The human impact of these policies is felt daily. “They have no mercy at all. Once they take your stock, you’ll never get it back,” says Nhamo Kashiri, a vegetable vendor in Bindura, Zimbabwe, describing municipal raids that strike without warning. Tendai Matambanadzo, a mother of five selling goods in Harare’s Central Business Center, adds, “Sometimes police demand money just for us to avoid confiscation. But even when we pay, they still take our goods.”

In Malawi, a recent 2025 report on the informal economy underscores the grim choices traders face. “Those who cannot afford to be at designated marketplaces risk being arrested, paying fines, and having their goods confiscated, with no hope of getting their items back,” the report notes.

For many women vendors, these encounters carry an added layer of danger, including reported gender-based abuses from law enforcement, a profound violation with lasting consequences.

“Everyone in the city knows that the festive season is the only time we make business totally different from all other days, for this reason, the threats become even more than ever, especially to us, women, as we dominate in every selling point”, said Grace Lubaini from Limbe Market in Blantyre, Malawi.

Grace Lubaini, a shoe seller in Limbe Market, Blantyre, Malawi.

Hidden Hazards: theft and personal risk

The holiday hustle amplifies physical dangers. Extended hours, fatigue, poor lighting, and crowded conditions make vendors prime targets for theft. While comprehensive data on holiday-specific crime is sparse, urban crime trends in major cities confirm that petty theft and muggings are a persistent concern. Especially for those operating late into the evening in poorly secured areas.

Operating without a safety net

Compounding these risks is a near-total absence of social protection. Street vendors operate outside formal labor systems, meaning no unemployment benefits, health insurance, or compensation for losses from raids or crime.
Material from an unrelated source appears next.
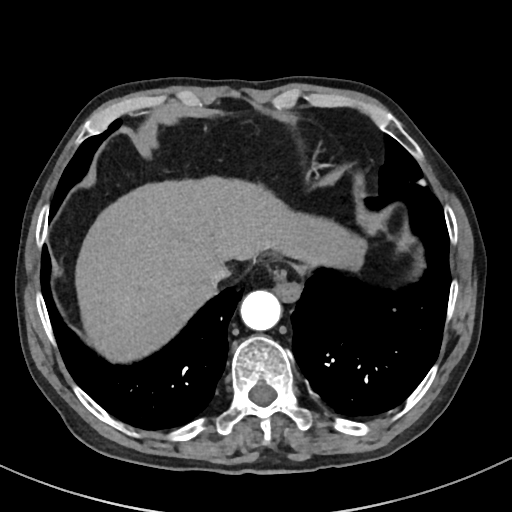
Computed tomography, abdomen. axial view
<organs><organ name="esophagus" x1="271" y1="264" x2="304" y2="302"/><organ name="liver" x1="75" y1="176" x2="365" y2="362"/><organ name="aorta" x1="241" y1="290" x2="281" y2="330"/><organ name="inferior vena cava" x1="208" y1="264" x2="230" y2="286"/></organs>

This lack of legal recognition turns every hazard from economic shock to personal injury into a potential catastrophe.

Community responses: organizing for safety

In the face of these challenges, grassroots organizing is providing a glimmer of resilience. Vendor associations, including affiliates of StreetNet International like the Malawi Union for the Informal Sector (MUFIS) and the Zimbabwe Chamber of Informal Economy Associations (ZCIEA), are mobilizing members. Their efforts include legal education and rights awareness campaigns, the formation of community-led safety committees to patrol trading zones during peak hours, and collective advocacy for the recognition of informal trade as legitimate work.

A path forward: From survival to inclusion

Transforming this precarious reality requires concerted action. Advocates and analysts point to several critical steps:

Governments must explore extending minimal social protections to informal workers, including emergency support funds for losses, basic health coverage, and access to legal aid. Urban authorities can immediately improve safety by installing lighting and basic security at key vending hubs during peak seasons and by formally supporting vendor-led safety initiatives with training and resources.

Financial inclusion is another key pillar. Promoting affordable access to mobile money and digital payments can reduce reliance on cash, thereby curbing risks associated with theft and counterfeit currency.

Ultimately, sustainable change depends on structured, multi-stakeholder dialogue. Bringing together vendor unions, city councils, national governments, civil society, and law enforcement is essential to forging policies that balance urban management with economic inclusion.

For thousands of street vendors, the holiday season embodies both hope and peril. Their stories reveal not merely economic struggle, but remarkable human resilience. Through thoughtful reform, dialogue, and community-centered solutions, the festive lights can illuminate not just goods for sale, but a pathway toward safer, more inclusive streets for all.